- Dominant performances happen
They just do. And there isn’t anything wrong with them—just like there’s nothing wrong with fuel mileage races, races that are won on rain strategy, long green-flag runs, or any of a dozen other things that happen over several hundred miles of competition that don’t result in a door-to-door finish. It’s part of the sport … and it always has been. Racing has never been perfect. Yes, some races are better than others. But there are no “lesser” victories in the scheme of things. No, a dominant run like Martin Truex, Jr. had on Sunday doesn’t make for the most exciting finish you’ve ever seen. On the other hand, it’s not every day that fans see records shattered and history rewritten. Those things are worth getting excited about, too. Also, while someone is running away up front, there can still be great racing in the pack, and we saw a lot of that Sunday. Spotters were kept busy throughout the night.
- So do boring races
There’s a difference between drivers not being able to pass someone because he’s faster than they are (isn’t that the point of racing?) and not being able to pass because the cars aren’t aerodynamically capable of passing. The Coca-Cola 600 was mainly the former, and NASCAR is improving the aero package by leaps and bounds. They’re already trying some things to make what’s been, for the most part, excellent racing better. What has not been addressed is a key component of the races that have, in general, received poor reviews from fans—they’ve all been night races. The day-night component of the 600 and the flash of the night race at Bristol as notable exceptions, the next step that NASCAR really needs to take is to return every single other race on the schedule to Sunday afternoons. Even so, there will be races that are less than exciting. There have been races that are less than exciting since long before NASCAR and during its long history. To expect otherwise is completely unrealistic and unsupported by history.

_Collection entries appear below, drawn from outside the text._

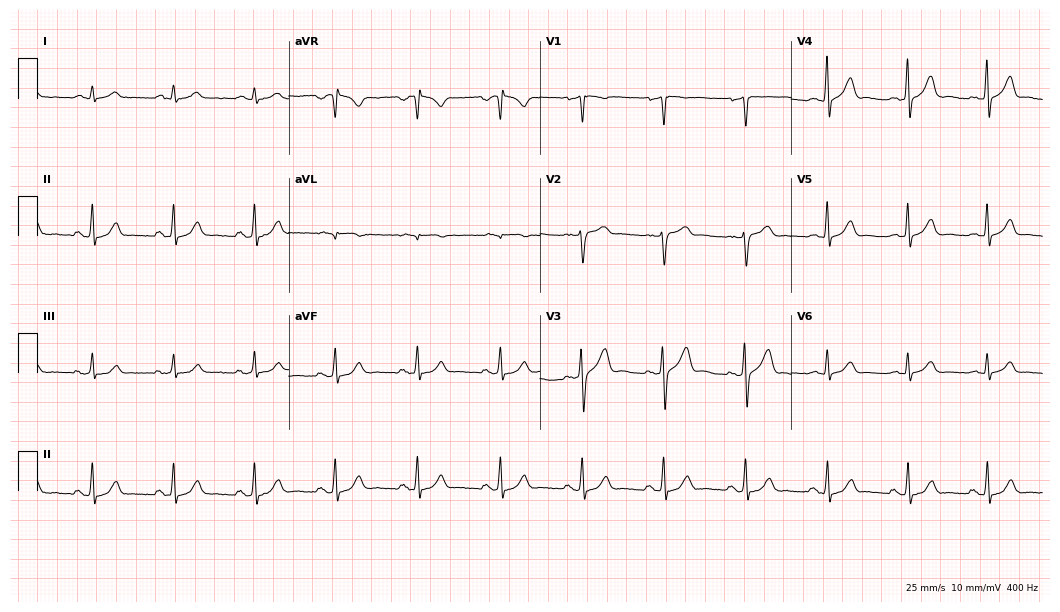
12-lead ECG from a 45-year-old male (10.2-second recording at 400 Hz). Recorded interpretation: within normal limits.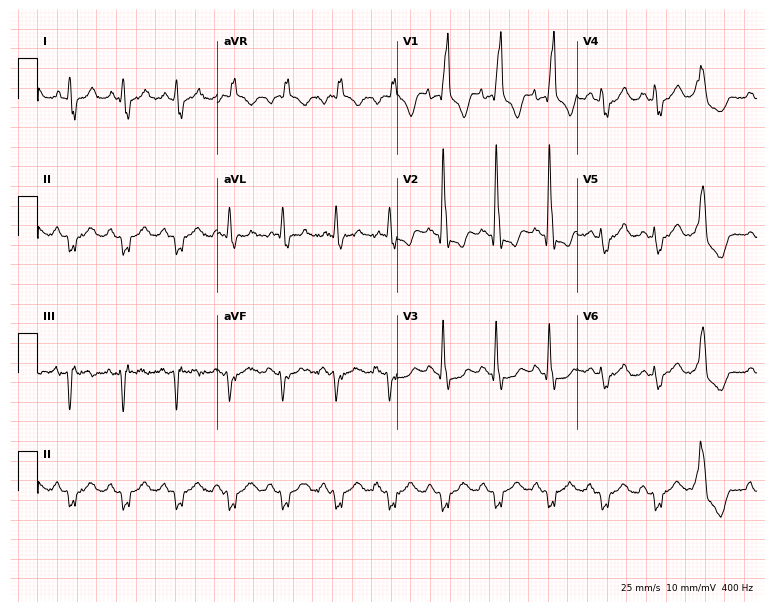
ECG — an 81-year-old male patient. Findings include right bundle branch block, sinus tachycardia (a sinus rate of 100 beats per minute or more).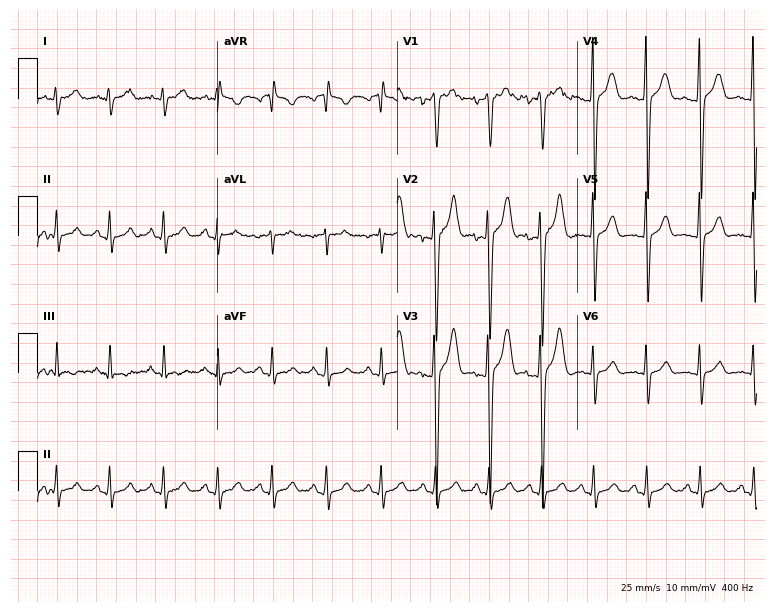
Resting 12-lead electrocardiogram. Patient: a 29-year-old man. The tracing shows sinus tachycardia (a sinus rate of 100 beats per minute or more).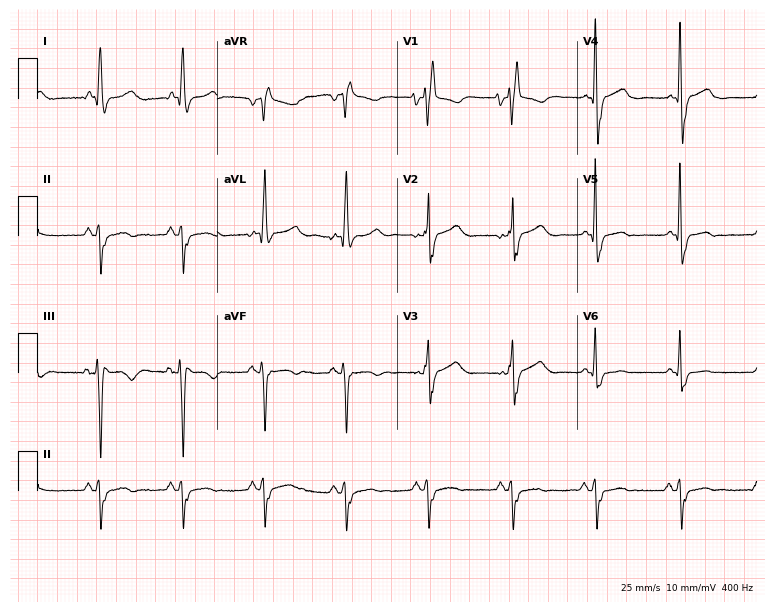
Electrocardiogram (7.3-second recording at 400 Hz), a man, 57 years old. Interpretation includes right bundle branch block.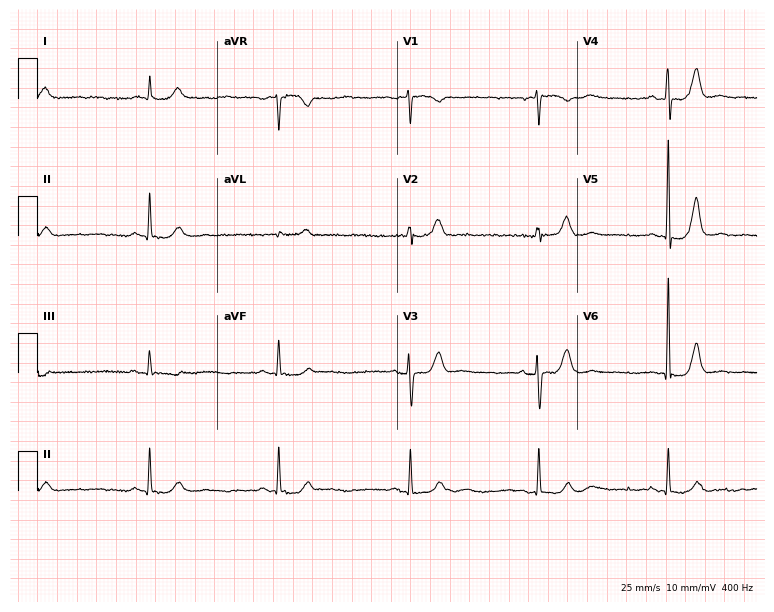
12-lead ECG from an 81-year-old female. Findings include sinus bradycardia (a sinus rate of 50 beats per minute or less).

- And bad TV coverage of good races
I’ve said this before, but there was some fantastic racing Sunday night. But if you weren’t at Charlotte, you didn’t see most of it. It wasn’t that nobody could pass — it was that nobody could pass Truex, because he was in a different time zone. The rest of the field
raced each other. It’s a safe bet to say that most race fans would rather see intense racing in the pack than one person leading by five seconds for the majority of the night, but NASCAR’s television partners don’t seem to want to hear that. Fans are bored by the racing in part because they don’t actually see the racing that’s going on. That’s a shame. The sponsors of the teams doing the racing you don’t see probably aren’t very happy you don’t see it either. And that’s something that could have a long-term negative effect on the sport.
- Nothing happens overnight
NASCAR isn’t done working on the racing package. The lower downforce we’ve seen in 2016 has been a huge boon for the sport. Could it still be better? Of course. And NASCAR is trying some things—we saw a difference with rear-end skew during All-Star weekend that looks promising, and there will be a splitter change coming at Michigan and Kentucky that may make a difference as well. It’s likely there are other tweaks in the works as well. But to throw the kitchen sink at the cars mid-season would be a mistake. Small changes, one at a time, can be measured and tried in different combinations. If NASCAR were to throw three or four things into the mix at once, there’d be no way to know what was really working. One thing is clear, and that is that the sanctioning body is taking the quality of racing seriously. As long as that continues, there’s plenty of reason to be optimistic about what we’re going to see on the track.
- Points will always matter
Short of not having a championship (a move that would likely be a massive blow to sponsorship), there’s nothing NASCAR can do to keep teams from points racing. What that means is that teams are going to conserve equipment over the course of a race. Which in turn means that racing like it’s the last ten laps isn’t going to happen for 200 laps and more. And really, it wouldn’t be as great as it sounds—unless you’re a fan of blown engines, mechanical failures, and other issues. While it can be argued that racing needs more risk of attrition, too much isn’t a good thing either. I’d love to see the importance of the championship diminished and the importance of individual races increased, but it’s unlikely that NASCAR is going to put less of an onus on winning titles anytime soon, and sometimes the consequence of that is that teams will opt for safe points rather than risk their race for a couple of spots.